Following on from the very good approach by @Casey, but adding the use of std::vector
instead of an array, allows you to break a line into as many words as may be included in it. Using the std::stringstream
and extracting with >>
allows a simple way to tokenize the sentence while ignoring leading, multiple included and trailing whitespace.

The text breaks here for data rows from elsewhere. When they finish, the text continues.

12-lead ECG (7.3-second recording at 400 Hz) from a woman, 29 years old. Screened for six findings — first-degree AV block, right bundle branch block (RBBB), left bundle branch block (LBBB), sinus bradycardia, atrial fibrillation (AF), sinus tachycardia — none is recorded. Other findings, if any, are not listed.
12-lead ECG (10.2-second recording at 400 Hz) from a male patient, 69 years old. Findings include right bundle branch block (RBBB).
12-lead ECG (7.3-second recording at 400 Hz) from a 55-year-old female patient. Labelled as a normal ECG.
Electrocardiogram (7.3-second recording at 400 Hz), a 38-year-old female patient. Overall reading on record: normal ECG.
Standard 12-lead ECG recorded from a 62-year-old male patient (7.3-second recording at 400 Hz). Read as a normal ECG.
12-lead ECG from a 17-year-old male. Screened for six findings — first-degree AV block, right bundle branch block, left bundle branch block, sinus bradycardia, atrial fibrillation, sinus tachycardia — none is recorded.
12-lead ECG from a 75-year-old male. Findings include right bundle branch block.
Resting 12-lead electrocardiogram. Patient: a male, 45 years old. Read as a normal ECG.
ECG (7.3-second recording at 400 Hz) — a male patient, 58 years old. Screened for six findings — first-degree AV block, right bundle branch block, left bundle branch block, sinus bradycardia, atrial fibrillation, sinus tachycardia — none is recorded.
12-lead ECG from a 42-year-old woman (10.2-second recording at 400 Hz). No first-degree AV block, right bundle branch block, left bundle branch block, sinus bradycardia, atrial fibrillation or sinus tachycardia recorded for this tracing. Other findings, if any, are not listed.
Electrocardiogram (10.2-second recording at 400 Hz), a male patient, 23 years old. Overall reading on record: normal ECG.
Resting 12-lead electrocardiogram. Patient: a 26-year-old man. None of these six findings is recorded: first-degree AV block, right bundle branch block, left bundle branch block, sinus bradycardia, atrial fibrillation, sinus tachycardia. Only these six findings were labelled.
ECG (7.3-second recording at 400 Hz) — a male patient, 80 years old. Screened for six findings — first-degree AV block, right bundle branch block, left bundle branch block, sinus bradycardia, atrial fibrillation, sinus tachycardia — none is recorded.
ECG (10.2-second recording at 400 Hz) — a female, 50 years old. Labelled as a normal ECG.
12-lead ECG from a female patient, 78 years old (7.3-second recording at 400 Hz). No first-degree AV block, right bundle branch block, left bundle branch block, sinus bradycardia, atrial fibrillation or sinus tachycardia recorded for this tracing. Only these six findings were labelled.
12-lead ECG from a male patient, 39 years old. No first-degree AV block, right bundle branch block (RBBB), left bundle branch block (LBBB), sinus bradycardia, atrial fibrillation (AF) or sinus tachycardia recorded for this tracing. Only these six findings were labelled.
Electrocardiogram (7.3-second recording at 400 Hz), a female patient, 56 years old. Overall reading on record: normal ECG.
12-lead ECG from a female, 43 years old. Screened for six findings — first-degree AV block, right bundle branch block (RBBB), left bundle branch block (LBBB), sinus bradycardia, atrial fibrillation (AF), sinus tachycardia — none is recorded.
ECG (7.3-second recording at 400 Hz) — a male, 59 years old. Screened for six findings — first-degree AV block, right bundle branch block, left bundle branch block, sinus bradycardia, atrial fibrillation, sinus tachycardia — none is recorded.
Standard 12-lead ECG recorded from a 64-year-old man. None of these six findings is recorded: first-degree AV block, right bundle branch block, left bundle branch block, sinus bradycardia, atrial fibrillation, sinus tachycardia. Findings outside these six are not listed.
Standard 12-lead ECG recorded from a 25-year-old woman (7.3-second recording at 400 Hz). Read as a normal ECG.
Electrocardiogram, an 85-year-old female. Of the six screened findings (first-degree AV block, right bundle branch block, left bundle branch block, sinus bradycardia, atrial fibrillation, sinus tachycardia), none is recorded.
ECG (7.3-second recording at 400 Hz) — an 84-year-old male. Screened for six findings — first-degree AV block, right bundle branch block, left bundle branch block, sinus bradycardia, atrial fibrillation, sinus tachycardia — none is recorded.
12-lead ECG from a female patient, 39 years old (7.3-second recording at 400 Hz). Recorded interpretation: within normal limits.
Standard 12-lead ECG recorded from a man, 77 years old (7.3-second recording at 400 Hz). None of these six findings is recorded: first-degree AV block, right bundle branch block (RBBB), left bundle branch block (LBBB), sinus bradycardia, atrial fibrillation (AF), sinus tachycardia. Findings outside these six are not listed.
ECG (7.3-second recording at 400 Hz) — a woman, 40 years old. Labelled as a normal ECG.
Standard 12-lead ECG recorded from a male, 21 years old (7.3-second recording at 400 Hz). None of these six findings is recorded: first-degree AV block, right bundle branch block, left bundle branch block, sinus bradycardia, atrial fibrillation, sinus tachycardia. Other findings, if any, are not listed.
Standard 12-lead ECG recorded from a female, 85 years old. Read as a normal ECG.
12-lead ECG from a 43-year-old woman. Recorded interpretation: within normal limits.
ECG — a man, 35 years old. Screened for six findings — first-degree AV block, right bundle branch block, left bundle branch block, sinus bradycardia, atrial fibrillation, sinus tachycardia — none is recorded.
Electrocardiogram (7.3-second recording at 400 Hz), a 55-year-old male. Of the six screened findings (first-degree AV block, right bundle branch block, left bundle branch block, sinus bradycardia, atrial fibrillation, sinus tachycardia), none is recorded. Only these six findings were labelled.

For example, you could do:
#include <iostream>
#include <string>
#include <sstream>
#include <vector>
int main (void) {
std::string sentence = " I am unable to store last word ",
word {};
std::stringstream ss (sentence); /* create stringstream from sentence */
std::vector<std::string> words {}; /* vector of strings to hold words */
while (ss >> word) /* read word */
words.push_back(word); /* add word to vector */
/* output original sentence */
std::cout << "sentence: \"" << sentence << "\"\n\n";
for (const auto& w : words) /* output all words in vector */
std::cout << w << '\n';
}
Example Use/Output
$ ./bin/tokenize_sentence_ss
sentence: " I am unable to store last word "
I
am
unable
to
store
last
word
If you need more fine-grained control, you can use std::string::find_first_of
and std::string::find_first_not_of
with a set of delimiters to work your way through a string finding the first character in a token with std::string::find_first_of
and then skipping over delimiters to the start of the next token with std::string::find_first_not_of
. That involves a bit more arithmetic, but is a more flexible alternative.